Even rule enforcers have welcomed the policy change in Guangdong. A police officer in Guangzhou said it’s been “a great relief for us” since officers no longer have to confront angry parents. Police frequently found themselves challenged by parents who had violated family-planning rules yet still demanded hukous.

These confrontations “embarrassed us” because there was “no legal support for refusing” a hukou to such parents, said the officer, who asked to remain anonymous.

Now, the officer said, parents can register for a child’s hukou with merely a hospital birth certificate and their own identification documents. However, he noted, police still share hukou registration information with the family planning agency for the latter to track families’ obedience to population rules.

How are family planning officials reacting? On Aug. 5, Guangdong Family Planning Commission officials said they would ask a court to order parents who break the rules— including parents who now register babies for hukous—to pay all the necessary fines, which are around 200,000 yuan—about $30,000—per child born against the rules.

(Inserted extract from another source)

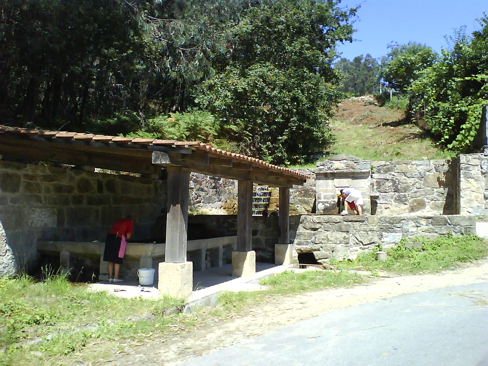 Fuente de Berdocedo en Moaña, Pontevedra, Galicia (España).
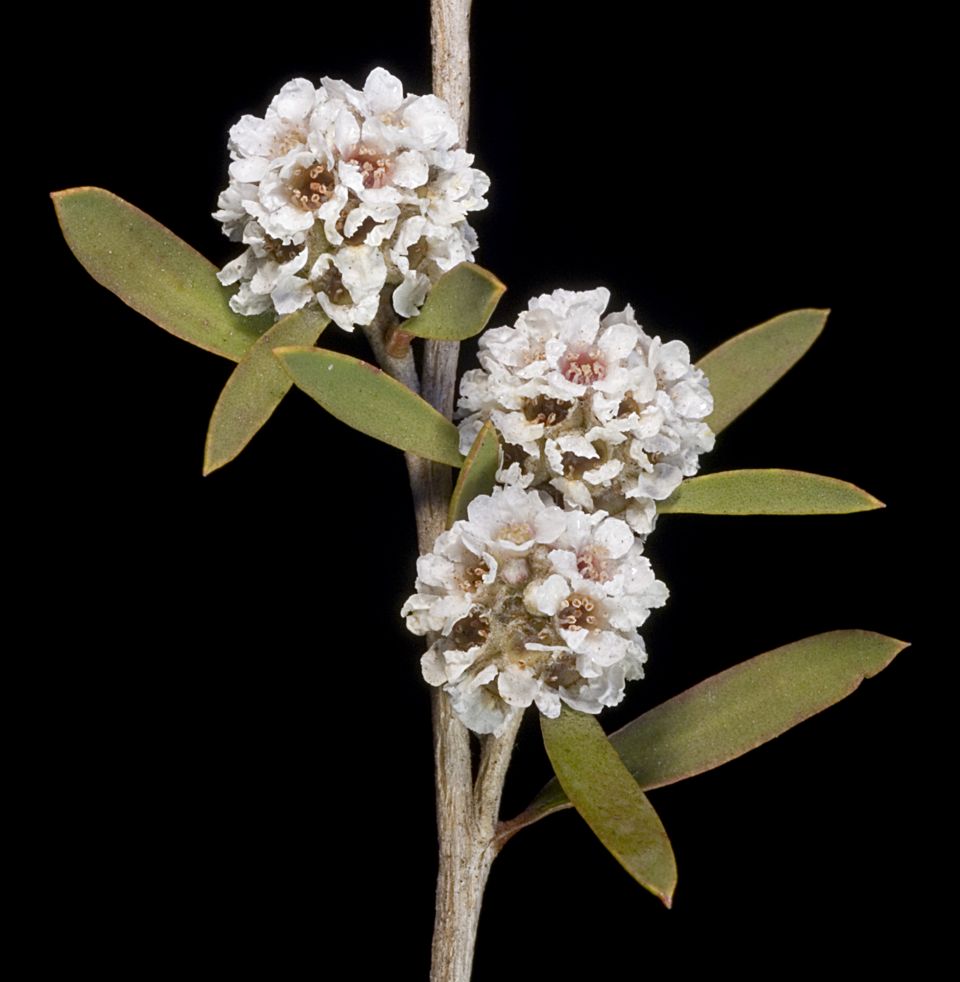 KRT3479

Some experts say the commission’s case will fall flat. A legal source at a Guangdong court said the family planning commission may be forced to pursue fines against parents on its own, without any judicial support. The reason, he said, is tied to the fact that the country’s courts are in the midst of a reform campaign that’s reducing court involvement in law enforcement.

A family planning official who also asked not to be named admitted that population controls are weakening now that the rules have been changed in Guangdong and elsewhere.

The central government is also moving toward relaxing the powerful grip that family planning agencies have been exercising over parents for the past 35 years. One argument for scrapping the one-child policy is that recent adjustments giving more parents permission to have a second child have not led to as many births as hoped.

In fact, a 2012 report by the China Development Research Foundation, an agency under the State Council’s Development Research Center, said the country should further liberalize the one-child policy this year and abandon it by 2020.